The numbers from booksellers like Barnes & Noble, Books-A-Million, and Powell’s make it clear: Prince Harry‘s Spare, his memoir about his life as a royal, was already dominating bestseller lists by the time it was released Tuesday. The day before its publication, Jan. 10, Spare was first on Amazon’s U.S. bestseller list for books in the U.S. and number one on Barnes & Noble’s “B&N Top 100: Book Bestsellers.”
Spare also made it onto Books-A-Million and Powell’s lists. It was well situated in many ways to end up charting high. The memoir was released around a month after the last three episodes of Harry & Meghan, the six-part Netflix docuseries centered around the Duke of Sussex and his American-born wife, the Duchess of Sussex, Meghan Markle. The series clocked 81 million hours of viewership in its first four days alone.
Response to Spare has been an interesting portrait of how the public sees the British royal family.

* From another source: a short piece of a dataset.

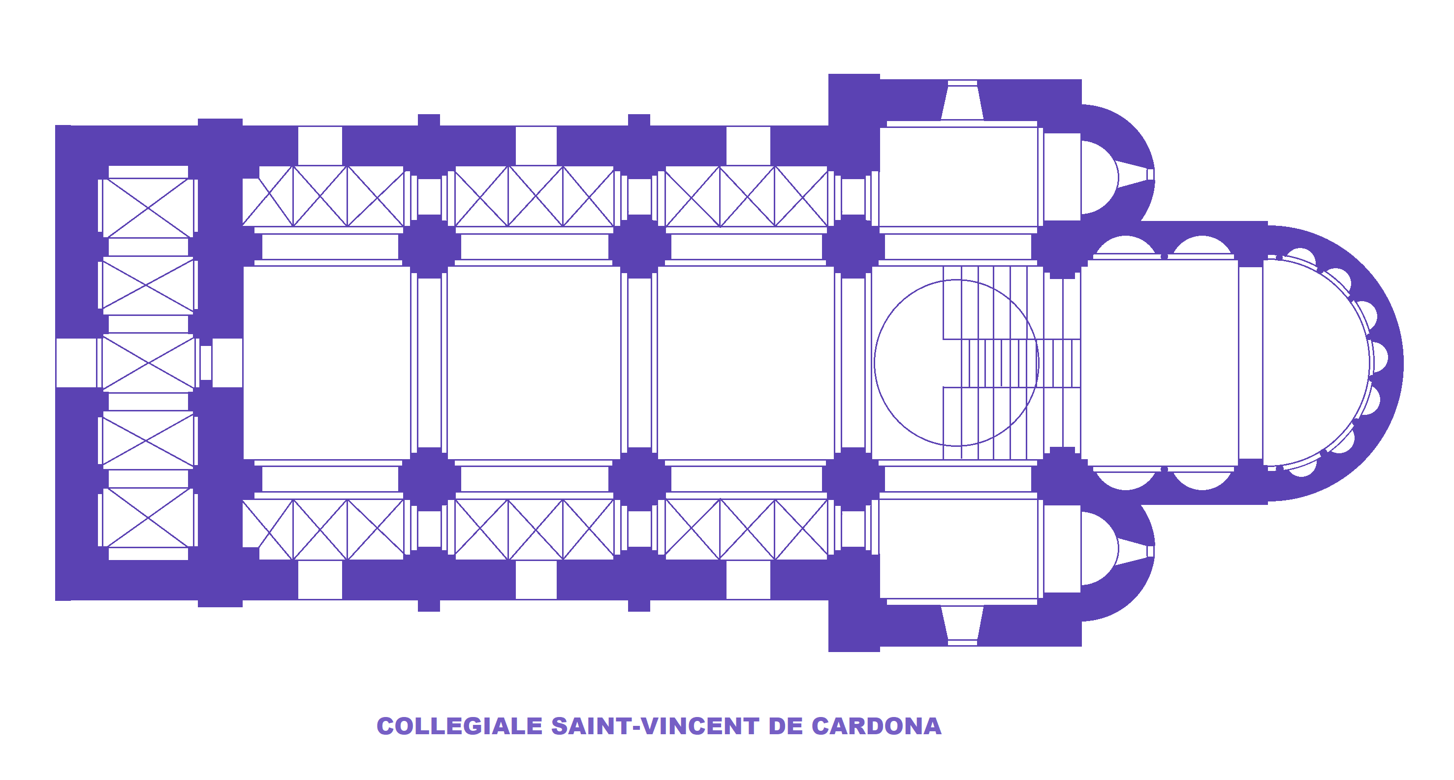 Collégiale Saint-Vincent de Cardona, Plan

The BBC’s review called it “the weirdest book ever written by a royal,” about “a profoundly odd life, moving suddenly between this lack of [glamor] to time with the international jet set.”

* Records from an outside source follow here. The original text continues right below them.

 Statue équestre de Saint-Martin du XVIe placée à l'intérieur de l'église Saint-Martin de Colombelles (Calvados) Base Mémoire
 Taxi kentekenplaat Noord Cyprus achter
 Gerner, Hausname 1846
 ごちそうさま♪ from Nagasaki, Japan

Some, however, take the book very seriously — like royal biographer Angela Levin. She spoke to Euro News about Spare, and called Prince Harry “a real bully” whose memoir “is well over the line.”
While the New York Times noted a number of leaks from Spare as well as revealing articles might affect book sales, the paper also quoted B&N and Waterstones head James Daunt, who said Harry’s book is “clearly going to be an interesting book that’s going to keep on selling and it’s going to keep on being part of the conversation.”